Before setting off to find the Northwest Passage, Sir John Franklin spent six years as Lieutenant Governor in Van Diemen’s Land (now Tasmania). He had a pretty tough time there; in the 1840s there was a financial depression and conflict over a new convict labour system. Franklin’s informal style was not popular with some senior civil servants. He struggled as a politician and was recalled to Britain in 1843.
Franklin accepted the Arctic expedition to try and redeem his reputation, but, according to a note found by one of the search parties, died in 1847, while the ships were stuck in the ice. He was 61 years old.
The Northwest Passage wasn’t successfully navigated until 1903, when Norwegian explorer Roald Amundsen made it through. Eight years later, he was first to reach the South Pole. Today, tourists can cruise the route and climate change is transforming it; in 2007, for the first time in recorded history, there was almost no sea ice in the passage at all.

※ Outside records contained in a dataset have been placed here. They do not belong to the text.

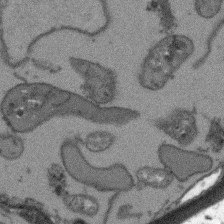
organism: Arabidopsis thaliana
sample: Root tip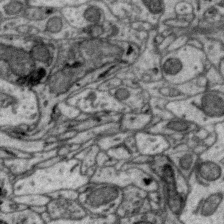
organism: Zebra finch
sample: Brain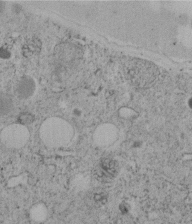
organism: C. elegans
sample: C. elegans embryo early stage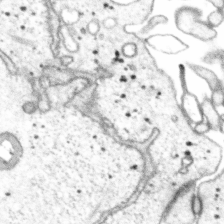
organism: Human
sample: HeLa cells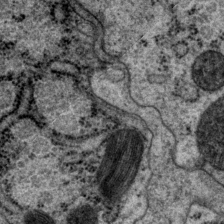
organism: P. pacificus
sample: Pharynx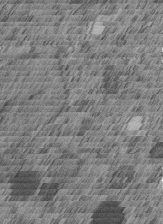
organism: C. elegans
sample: C. elegans embryo early stage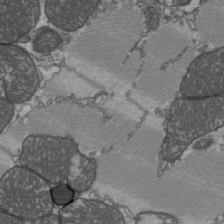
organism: C57BL Mouse
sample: Heart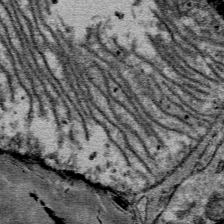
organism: Mouse
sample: Mouse Salivary gland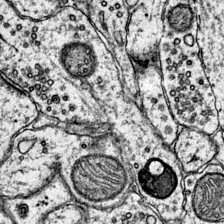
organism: Mouse
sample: Primary visual cortex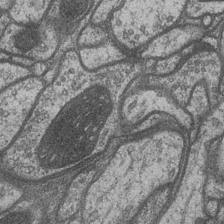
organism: Drosophila
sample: Optic medulla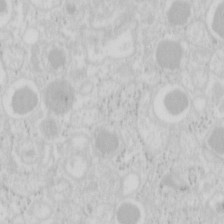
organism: Mouse
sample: Pancreas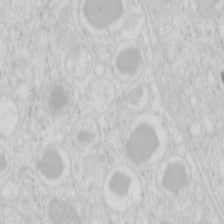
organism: Mouse
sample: Pancreas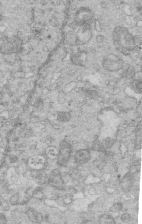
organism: Mouse
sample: Multiciliated cells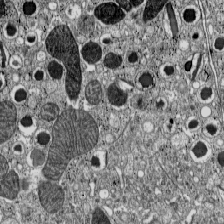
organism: C57BL Mouse
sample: Pancreatic islet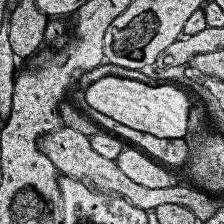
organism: Human
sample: Temporal Lobe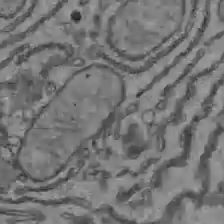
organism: C57BL Mouse
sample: Liver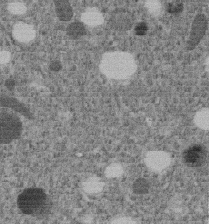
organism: C. elegans
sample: C. elegans embryo early stage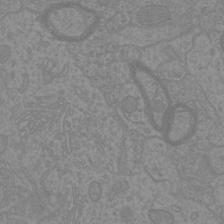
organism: Mouse
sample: Cortical neurons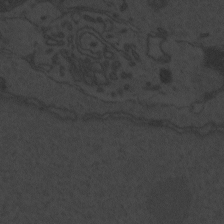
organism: Zebrafish
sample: Macrophage infected with Toxoplasma gondii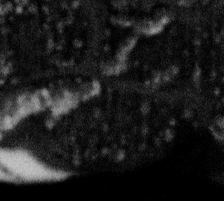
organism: Gemmata obscuriglobus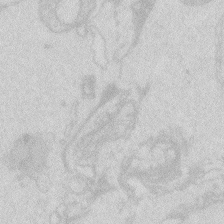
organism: Zebrafish
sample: Macrophage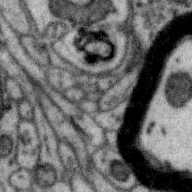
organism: Zebra finch
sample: Brain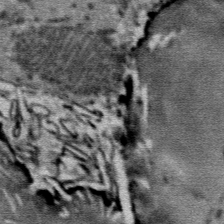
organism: Mouse
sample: Mouse Salivary gland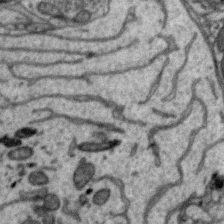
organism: Zebra finch
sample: Brain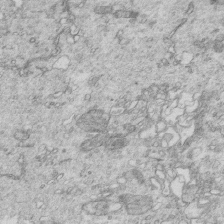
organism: Mouse
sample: Multiciliated cells

You can visit a statue of Franklin that was erected in Franklin Square, Hobart, in 1865. The inscription includes a quote from Tennyson’s poem for the explorer:
Not here! The white north hath thy bones and thou
Heroic sailor soul
Art passing on thine happier voyage now
Toward no earthly pole
A lovable Newfoundland dog called Neptune and a pesky monkey called Jacko sailed on HMS Erebus. They were gifts from Franklin’s wife. The crew made little clothes for the monkey.